The DHS Program User Forum
Discussions regarding The DHS Program data and results
Home » Data » Weighting data » weighting issues of multilevel modelling using the DHS survey data with multiple-stage sampling
weighting issues of multilevel modelling using the DHS survey data with multiple-stage sampling [message #15703] Mon, 03 September 2018 05:19 Go to previous message
YUJP is currently offline  YUJP
Messages: 3
Registered: September 2018
Dear DHS expert,
I am reading extensively the historical and current forum discussion on the weighting issues of multilevel modelling using the DHS survey data with multiple-stage sampling. I would appreciate if you can help to enlighten me on the following question:

Basically, I am using a multilevel model t analysis dataset from DHS Cambodia 2014 with the outcome of the children under five diarrhoea and predictors at both the level of the children as well as the level of cluster (PSU). I am using the "melogit" command for this analysis (same results can be produced using the "meglm" command. I plan to use the scaling methods (methods A or B) as proposed by by Sophia Rabe-Hesketh (2006) ( and Adam C Carle (2009) ( /1471-2288-9-49). One problem is that in the DHS database we only have the weight (v005 or hv005) that has taking the two stage sampling (cluster (PSU and women (or household) into consideration. As it was stated in the STATAMULTILEVEL MIXEDEFFECTS REFERENCEMANUAL RELEASE 15 (page 104) (, we don't have Wj or W i|j but only Wij:

"Now take these same data and fit a two-level model with meglm, it is not sufficient to use the single sampling weight wij , because weights enter the log likelihood at both the group level and the individual level. Instead, what is required for a two-level model under this sampling design is wj , the inverse of the probability that group j is selected in the first stage, and wi|j , the inverse of the probability that individual i from group j is selected at the second stage conditional on group j already being selected. You cannot use wij without making any assumptions about wj .

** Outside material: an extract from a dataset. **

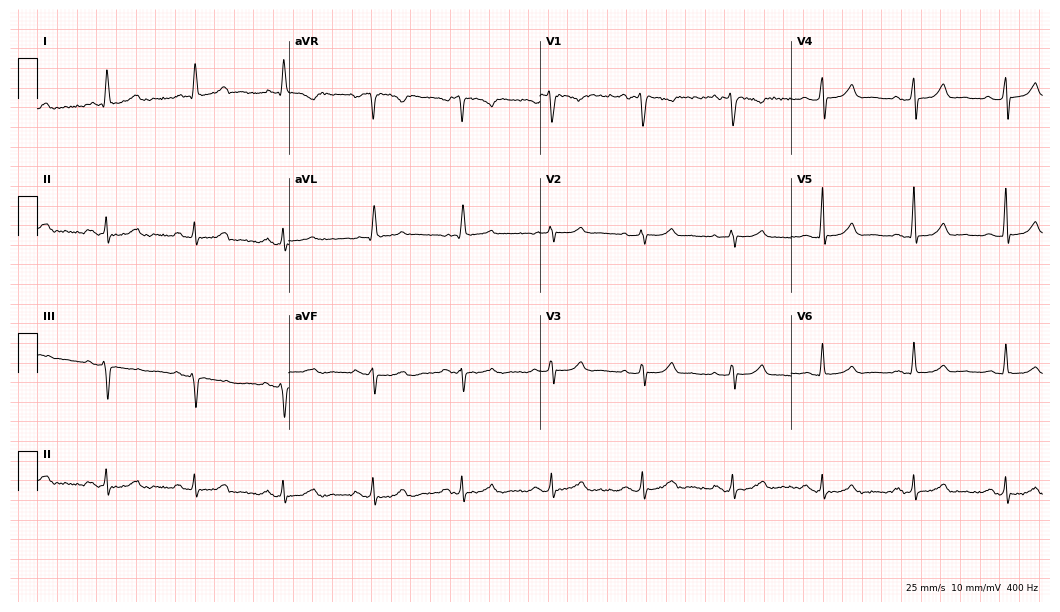
Standard 12-lead ECG recorded from a female, 57 years old (10.2-second recording at 400 Hz). Read as a normal ECG.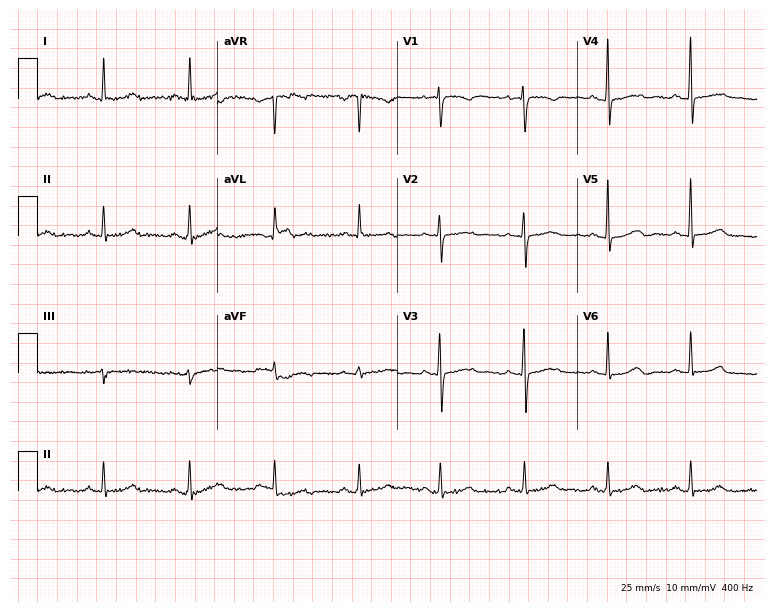
ECG (7.3-second recording at 400 Hz) — a 46-year-old female patient. Labelled as a normal ECG.

Given the rules of conditional probability, wij = wj wi|j . If your dataset has only wij , then you
will need to either assume equal probability sampling at the first stage (wj = 1 for all j) or find
some way to recover wj from other variables in your data; see Rabe-Hesketh and Skrondal (2006) and the references therein for some suggestions on how to do this, but realize that there is little yet known about how well these approximations perform in practice.

What you really need to fit your two-level model are data that contain wj in addition to either
wij or wi|j . If you have wij--that is, the unconditional inclusion weight for observation i; j--then you need to divide wij by wj to obtain wi|j ."

However, when I re-read the DHS report of Cambodia, I found that there are actually information on the distribution of enumeration areas in the sampling by strata. (page 282 Appendix A Table A2, Cambodia Demographic and Health Survey 2014: . If I call them Cj (j= strata 1, 2, ... 38)), as we can easily get the number of selected clusters per each strata, which I call them CSj (j= strata 1, 2, ... 38)), it seems that I would be able to calculate the probability that the clusters in each strata were selected (CSj/Cj) and thus the weight Wj = Cj/CSj). With Wj, when I can calculate the wi|j which is Wij/Wj.

I use the methods and the information in the Appendix of the report and recalculated the scaled weights and got a results which is a bit different from (but still very similar with) the results that was produced by using the wij (v005) and presume that the second level weight to be "1".

I would appreciate if you can guide me whether this is a valid solution to obtain the two level weights for the multilevel analysis using DHS data? Or at least this can provide a better (less biased) estimate of the parameters than the one using wij as the first level weight and presume the second level weight be "1"?
Many thanks in advance.

[Updated on: Mon, 03 September 2018 06:22]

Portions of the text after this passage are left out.